上の問いに対する答えは、「夢の島」は東京湾を埋め立ててつくられた人工島であり、江東区の町名。当時の正式名称は「東京湾埋立14号地」とされていました。現在では、緑あふれる公園になっており、当時の面影を感じさせる部分は皆無です。では、いつ頃までの話なのかと言うと、1957年からゴミの埋立処分場として使われ、高度経済成長期(1957年〜1973年頃)にゴミの処分場として大きな社会問題となってしまい、ハエや悪臭などの被害が深刻だったそうです。ピーク時の1967年頃にはゴミ山の高さは16mに達し、悪臭と火災の懸念から大きな社会問題に。

夢の島とゴミの関係
期間:昭和32年(1957年)から昭和41年に埋立てが終了
特徴:生ごみなどを燃やさずにそのまま埋め立てていた
問題:ハエや悪臭、火災の懸念などによる大きな社会問題となった

夢の島改めハエの天国と揶揄されたことも

当時は清掃工場の建設が追い付かず、ゴミを焼却せずにそのまま埋め立てていたこともあり、生ゴミなどが発酵分解を続ける不安定な土地となっていました。そのために島内では、たびたび発生したガスにより自然発火が起こることも。当然ながら、埋め立てられた大量のゴミの影響で悪臭や害虫が発生し、周辺住民にとっては苦難の状態となっていたそうです。そんな状況がつづき、あることをきっかけに全国的に知られることとなります。それがハエの大量発生。昭和40年7月16日、夢の島で発生したハエが強い南風に乗り、周辺地域を襲うという事件となりました。

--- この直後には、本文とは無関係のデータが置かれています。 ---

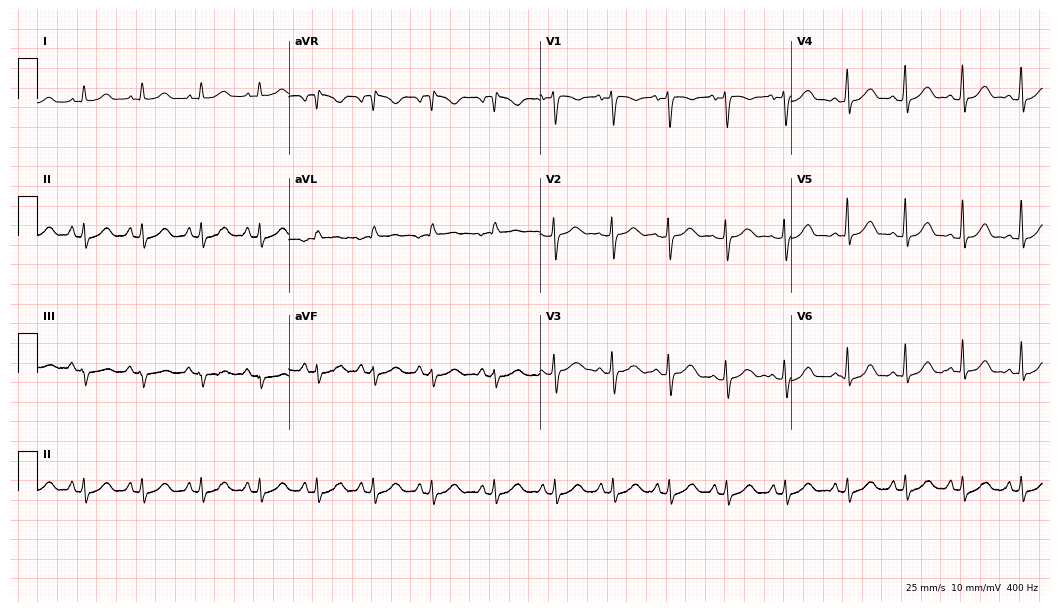
Standard 12-lead ECG recorded from a woman, 25 years old. None of these six findings is recorded: first-degree AV block, right bundle branch block (RBBB), left bundle branch block (LBBB), sinus bradycardia, atrial fibrillation (AF), sinus tachycardia. Findings outside these six are not listed.

現在では、生ゴミは清掃工場で焼却処分されるおかげで害虫や腐敗によるガス発生などは最小限に抑えられています。

ハエの天国と呼ばれたのは、なぜ?
原因:清掃工場の建設が追いついていなかったため、中間処理施設不足が招いた結果

日本では過去の話。では、世界では?

夢の島は日本・東京で起こったことですが、それから半世紀経った現在では、その面影は微塵も感じさせません。ゴミ処理技術などの向上の影響でいまや夢の島は美しい緑地公園へと生まれ変わっています。では、世界では同じようなことは起こっていないのか? と言うと、やはり起こっており、各地で課題や問題を抱えています。そのひとつであるインドネシア。夢の島の2.5倍の高さがあるゴミの山は、インドネシアの首都ジャカルタにあるようです。その高さ、40m! バンタル・グバンと呼ばれる東南アジア最大の廃棄物処分場。ここでは毎日約8000tが運び込まれています。その量は、東京23区全体から出る一般廃棄物とほぼ同量だとか。恐ろしい…。また、約3,000人の「ウェイスト・ピッカー」たちが、ゴミ山の斜面に掘立小屋を建てて暮らしています。このインドネシアの件は、別記事でしっかりとご紹介できればと思います。ゴミにも歴史あり。先進国が教訓的に後進国へ伝えて協力することがスムーズに行われる世の中であって欲しいと願います。